ASSIGNMENT:
The lines to return run from the start of the material below through the line holding "sample: Macrophages", both included; please give them back exactly, minus the pictures.

ENTRIES SHOWN:
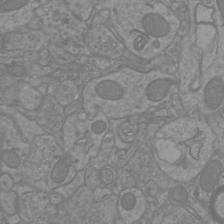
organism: Mouse
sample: Cortical neurons
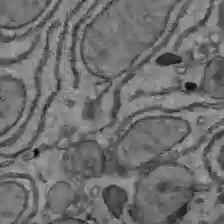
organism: C57BL Mouse
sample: Liver
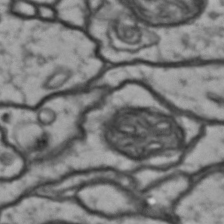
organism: Drosophila
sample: Brain
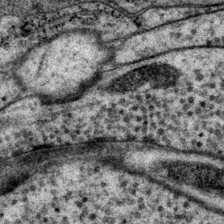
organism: P. pacificus
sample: Pharynx
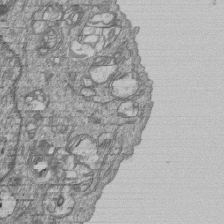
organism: Human
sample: MDA-MB-231 cells
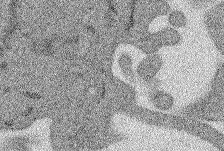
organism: Human
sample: HeLa cells
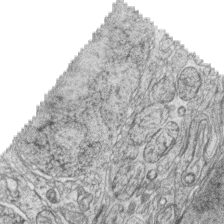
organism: Zebrafish
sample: synaptic ribbons in rod cells and cone cells
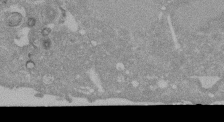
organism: Mouse
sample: ED-1 cell nuclei; centrioles
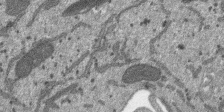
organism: Human
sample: Lung epithelial cells infected with SARS-CoV-2
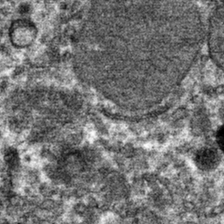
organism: Mouse
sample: Mouse hepatocytes
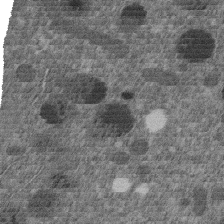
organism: C. elegans
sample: C. elegans embryo early stage
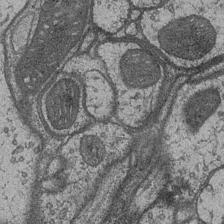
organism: Drosophila
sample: Optic medulla
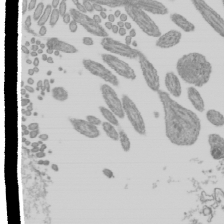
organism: Mouse
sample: Cilia; mouse epididymis
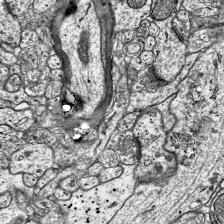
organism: Mouse
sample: Visual Cortex
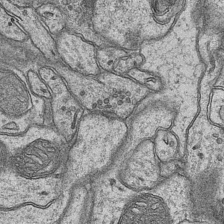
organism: Mouse
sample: CA1 Hippocampus
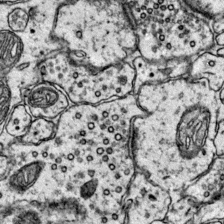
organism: Mouse
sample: Primary visual cortex
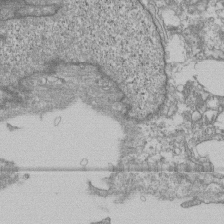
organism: Human
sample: Fibroblast cells
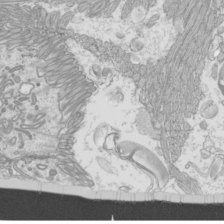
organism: Mouse
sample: Cilia; mouse epididymis
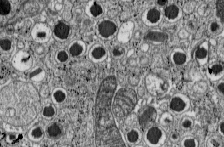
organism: C57BL Mouse
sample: Pancreatic islet
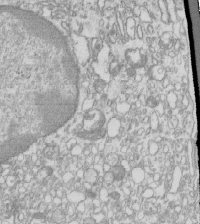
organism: Mouse
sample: Macrophages
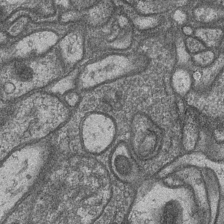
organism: Drosophila
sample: Optic medulla
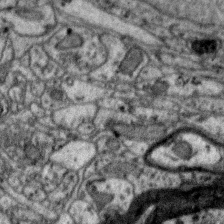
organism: Zebra finch
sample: Brain
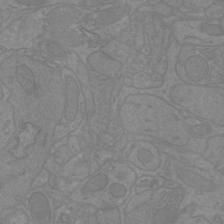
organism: Mouse
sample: Cortical neurons
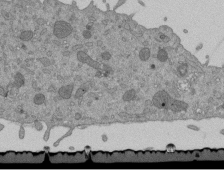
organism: Mouse
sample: ED-1 cell nuclei; centrioles
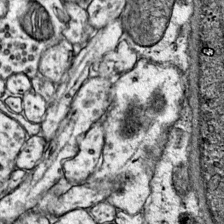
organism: Mouse
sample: Primary visual cortex
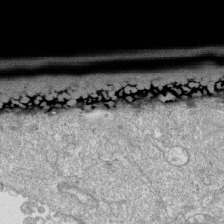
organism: Human
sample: HeLa cell HIV synapse
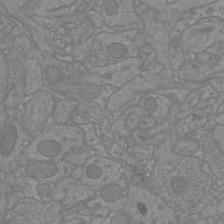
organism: Mouse
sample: Cortical neurons
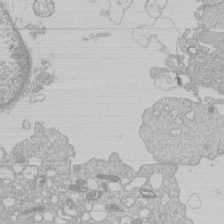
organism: Human
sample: Macrophage cells
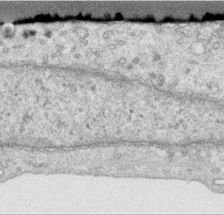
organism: Human
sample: Centriole in RPE cells
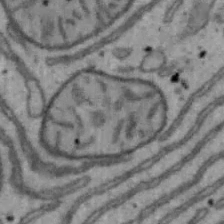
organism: Mouse
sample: Liver
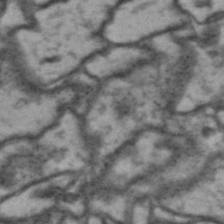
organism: Drosophila
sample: Brain
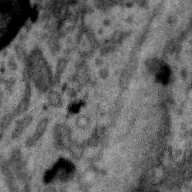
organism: Zebra finch
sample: Brain
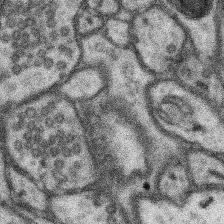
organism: Mouse
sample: Somatosensory cortex neuropil
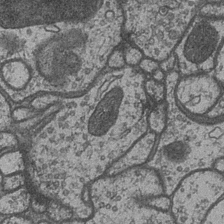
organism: Drosophila
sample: Optic medulla
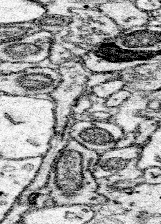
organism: Mouse
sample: Somatosensory cortex neuropil
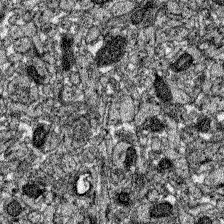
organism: Zebrafish
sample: Larval olfactory bulb
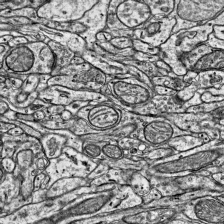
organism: Mouse
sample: Visual Cortex
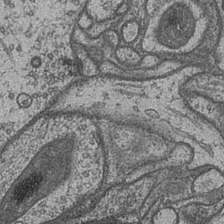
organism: Drosophila
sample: Optic medulla
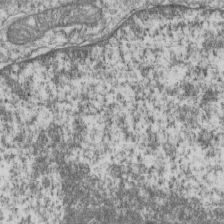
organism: Human
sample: MDA-MB-231 cells
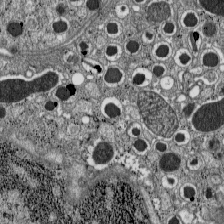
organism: C57BL Mouse
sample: Pancreatic islet
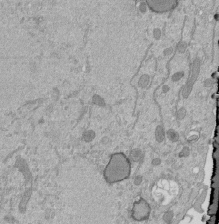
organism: Mouse
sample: ED-1 cell nuclei; centrioles
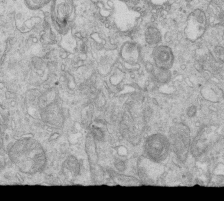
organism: Mouse
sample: Multiciliated cells
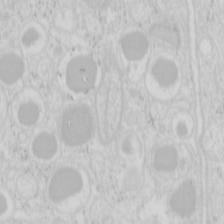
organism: Mouse
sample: Pancreas
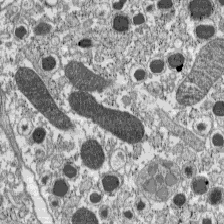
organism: C57BL Mouse
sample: Pancreatic islet
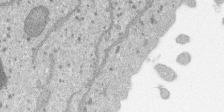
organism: Human
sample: Lung epithelial cells infected with SARS-CoV-2
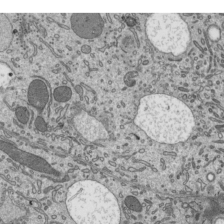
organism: Mouse
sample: Mouse epididymis efferent ductule cilia
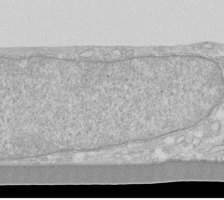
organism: Human
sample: Fibroblast cells
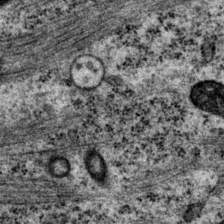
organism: P. pacificus
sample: Pharynx
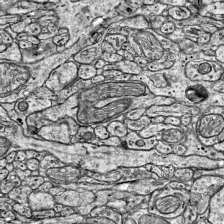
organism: Mouse
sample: Visual Cortex
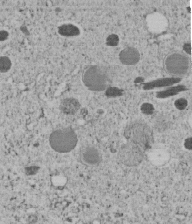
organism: C. elegans
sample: C. elegans embryo early stage
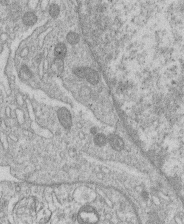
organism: Human
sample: Macrophage cells
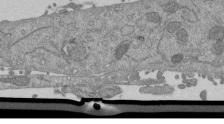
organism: Mouse
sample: ED-1 cell nuclei; centrioles
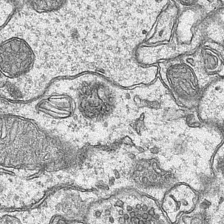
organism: Mouse
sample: CA1 Hippocampus
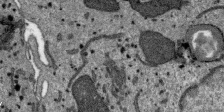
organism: Human
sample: Lung epithelial cells, uninfected (mock) control
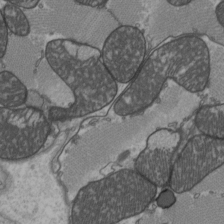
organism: C57BL Mouse
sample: Heart
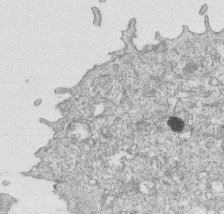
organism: Human
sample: HeLa cell HIV synapse
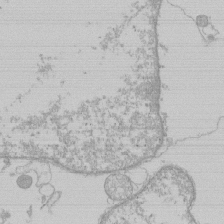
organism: Human
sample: Macrophage cells
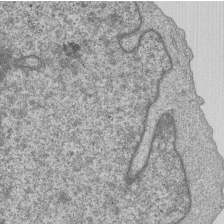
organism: Human
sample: MDA-MB-231 cells
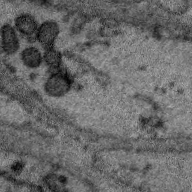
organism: Zebra finch
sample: Brain
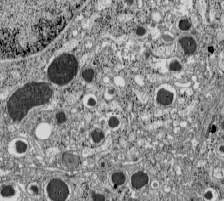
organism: C57BL Mouse
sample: Pancreatic islet
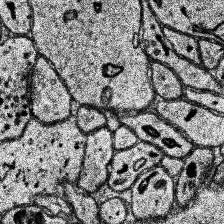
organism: Human
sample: Temporal Lobe
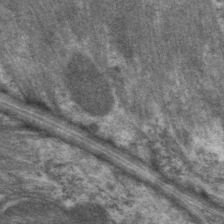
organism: C. elegans
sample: Pharynx
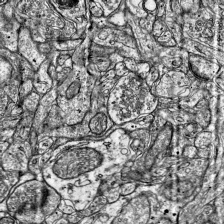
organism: Mouse
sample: Visual Cortex
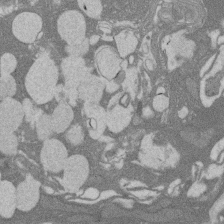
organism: Rat
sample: Salivary granule
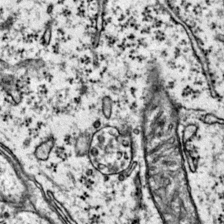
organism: Mouse
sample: Primary visual cortex
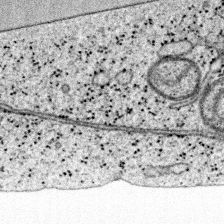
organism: Human
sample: HeLa cells
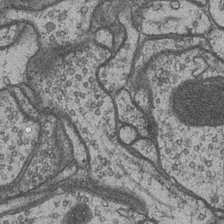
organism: Drosophila
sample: Optic medulla
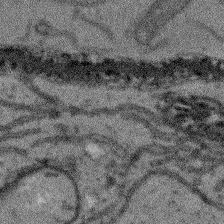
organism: Arabidopsis thaliana
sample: Root tip
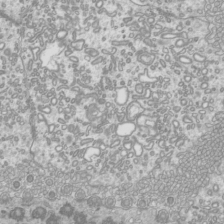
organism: Mouse
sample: Cilia; mouse epididymis
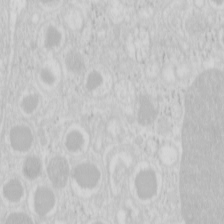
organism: Mouse
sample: Pancreas
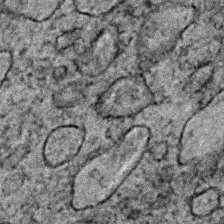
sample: Trachea
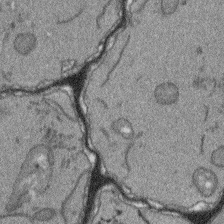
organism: Arabidopsis thaliana
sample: Root tip
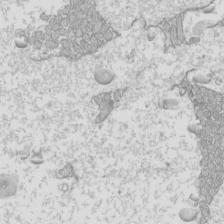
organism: Mouse
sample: Cilia; mouse epididymis
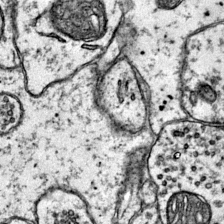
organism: Mouse
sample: Primary visual cortex
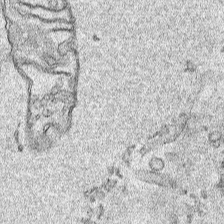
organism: Human
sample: Mitochondria in HCT116 cells
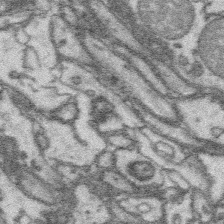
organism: Platynereis dumerilii
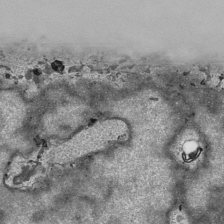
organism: Human
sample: Mitochondria in HCT116 cells
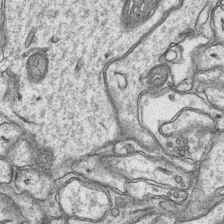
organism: Mouse
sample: CA1 Hippocampus
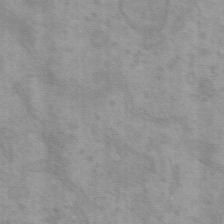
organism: Mouse
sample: Choroid plexus
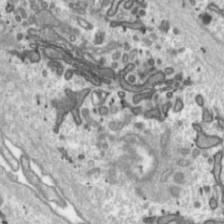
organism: Toxoplasma gondii
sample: Parasites in a vacuole inside a host cell
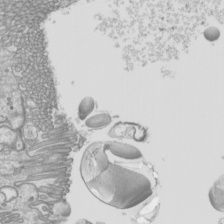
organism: Mouse
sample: Cilia; mouse epididymis
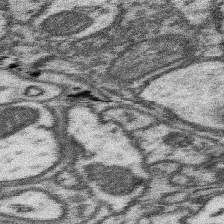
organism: Mouse
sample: Somatosensory cortex neuropil
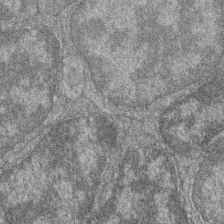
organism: Zebrafish
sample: Cilia; retinal pigment epithelium
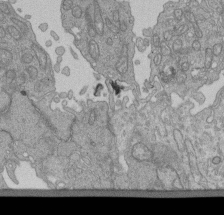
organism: Human
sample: Retinal organoid Rod and Cone cells
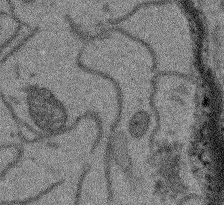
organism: Arabidopsis thaliana
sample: Root tip
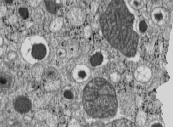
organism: C57BL Mouse
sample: Pancreatic islet
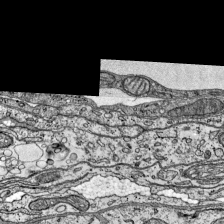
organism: Mouse
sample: Visual Cortex
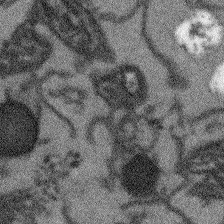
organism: Arabidopsis thaliana
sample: Root tip
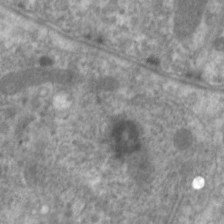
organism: C. elegans
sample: Pharynx
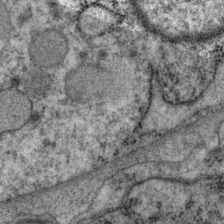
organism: P. pacificus
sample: Pharynx
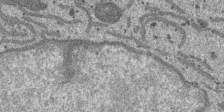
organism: Human
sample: Lung epithelial cells infected with SARS-CoV-2
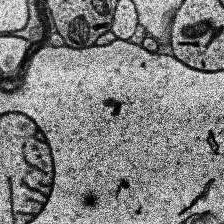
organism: Human
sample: Temporal Lobe
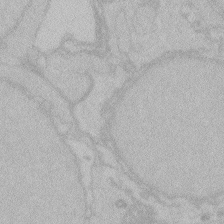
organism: Zebrafish
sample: Macrophage infected with Toxoplasma gondii
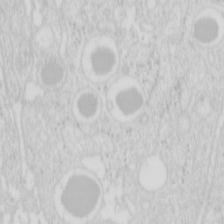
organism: Mouse
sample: Pancreas
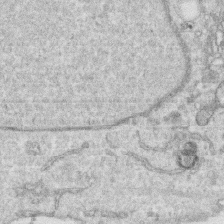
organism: Human
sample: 1205lu cells
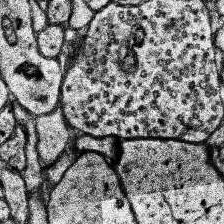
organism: Human
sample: Temporal Lobe
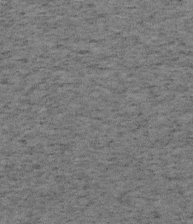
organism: Mouse
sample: OT-I killer T cells with ID8 ovarian cancer cells
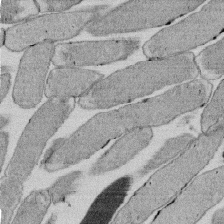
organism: E. coli
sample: Bacterial nucleoid
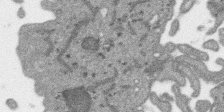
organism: Human
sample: Lung epithelial cells infected with SARS-CoV-2
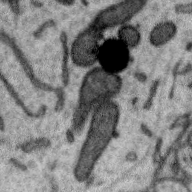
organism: Zebra finch
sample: Brain
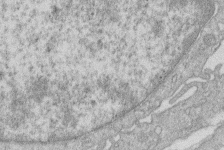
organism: Human
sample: Macrophage cells
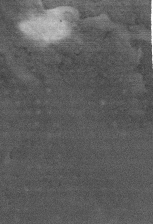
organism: Mouse
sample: Centriole in ependymal cells
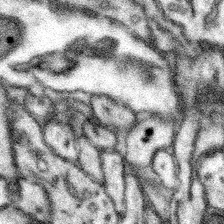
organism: Mouse
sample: Somatosensory cortex neuropil
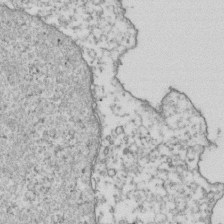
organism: Human
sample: Activated Jurkat CD4+ T cells
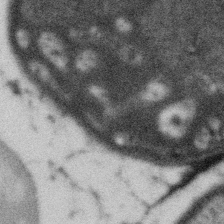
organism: Gemmata obscuriglobus
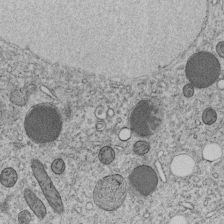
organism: C. elegans
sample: C. elegans embryo early stage
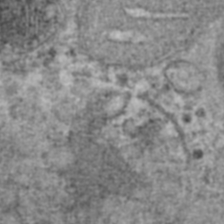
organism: Human
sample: Blood
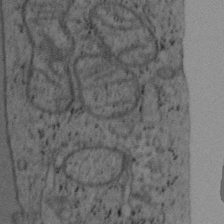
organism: Human
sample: HeLa cells
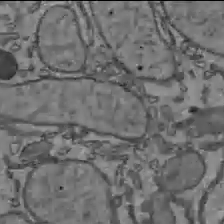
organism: C57BL Mouse
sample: Liver
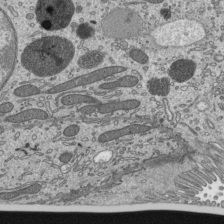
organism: Mouse
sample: Mouse epididymis efferent ductule cilia
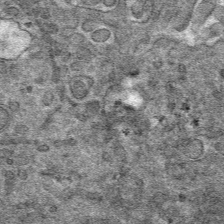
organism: Mouse
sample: Mouse hepatocytes
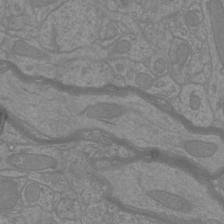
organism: Mouse
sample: Cortical neurons
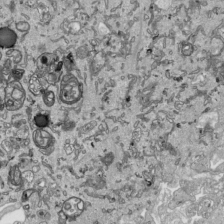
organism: Human
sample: Mitochondria in HCT116 cells
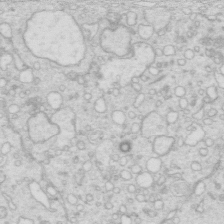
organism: Mouse
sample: Multiciliated cells
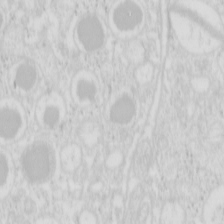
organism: Mouse
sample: Pancreas
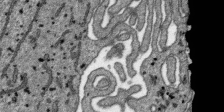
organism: Human
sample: Lung epithelial cells, uninfected (mock) control
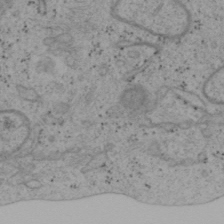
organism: Human
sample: HeLa cells
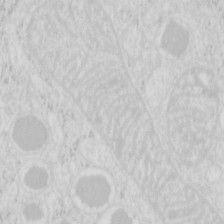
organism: Mouse
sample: Pancreas
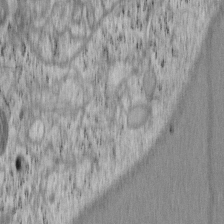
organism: Human
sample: HeLa cells
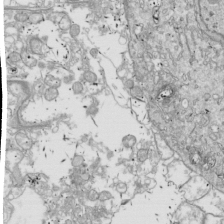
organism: Drosophila
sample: Cell division; meiosis; drosophila spermatocytes
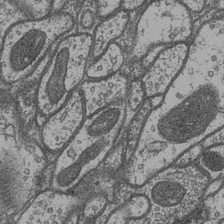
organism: Drosophila
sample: Optic medulla
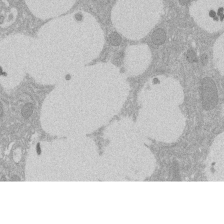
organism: Rat
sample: Salivary granule
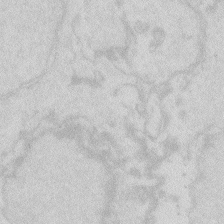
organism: Zebrafish
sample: Macrophage
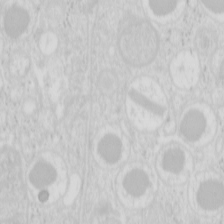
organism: Mouse
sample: Pancreas
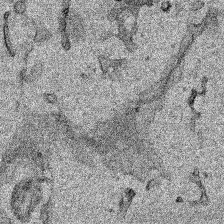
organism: Human
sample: Mitochondria in HCT116 cells
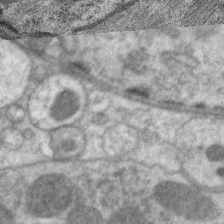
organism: C. elegans
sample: Pharynx
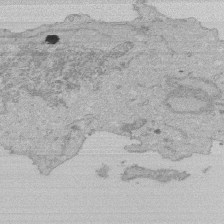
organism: Human
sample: Activated Jurkat CD4+ T cells
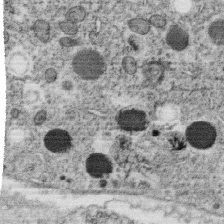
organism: C. elegans
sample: C. elegans oocyte; sperm cells
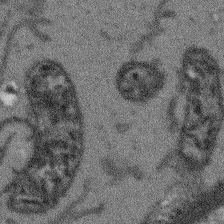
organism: Arabidopsis thaliana
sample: Root tip
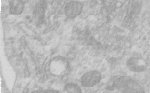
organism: Human
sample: Centriole in RPE cells
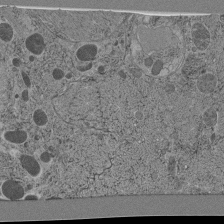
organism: C. elegans
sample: C. elegans pharynx
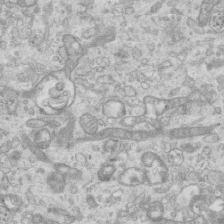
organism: Mouse
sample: Centriole in ependymal cells
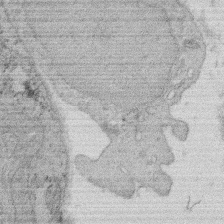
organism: Rat
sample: Salivary granule
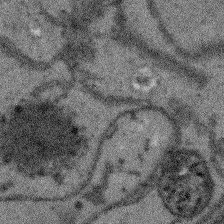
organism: Arabidopsis thaliana
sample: Root tip
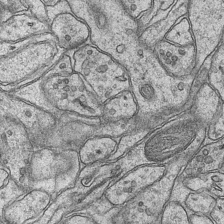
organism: Mouse
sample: CA1 Hippocampus
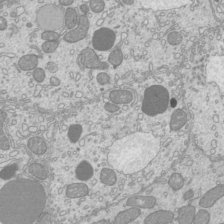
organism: Mouse
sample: Cilia; mouse epididymis
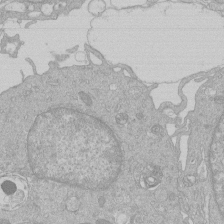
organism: Human
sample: Macrophage cells
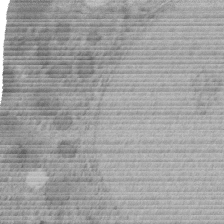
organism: C. elegans
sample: C. elegans embryo early stage
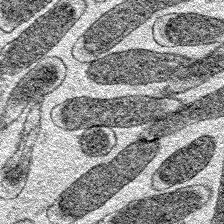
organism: E. coli
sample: E. Coli Bacteria
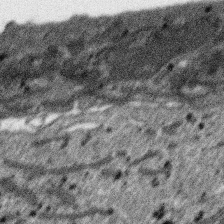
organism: Human
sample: Lung epithelial cells infected with SARS-CoV-2
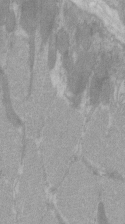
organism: C57BL Mouse
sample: Tibialis anterior muscle cell
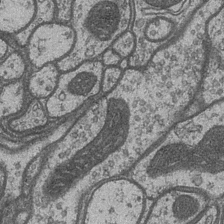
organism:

ANSWER FOR THE TASK:
organism: Mouse
sample: Cortical neurons
organism: C57BL Mouse
sample: Liver
organism: Drosophila
sample: Brain
organism: P. pacificus
sample: Pharynx
organism: Human
sample: MDA-MB-231 cells
organism: Human
sample: HeLa cells
organism: Zebrafish
sample: synaptic ribbons in rod cells and cone cells
organism: Mouse
sample: ED-1 cell nuclei; centrioles
organism: Human
sample: Lung epithelial cells infected with SARS-CoV-2
organism: Mouse
sample: Mouse hepatocytes
organism: C. elegans
sample: C. elegans embryo early stage
organism: Drosophila
sample: Optic medulla
organism: Mouse
sample: Cilia; mouse epididymis
organism: Mouse
sample: Visual Cortex
organism: Mouse
sample: CA1 Hippocampus
organism: Mouse
sample: Primary visual cortex
organism: Human
sample: Fibroblast cells
organism: Mouse
sample: Cilia; mouse epididymis
organism: C57BL Mouse
sample: Pancreatic islet
organism: Mouse
sample: Macrophages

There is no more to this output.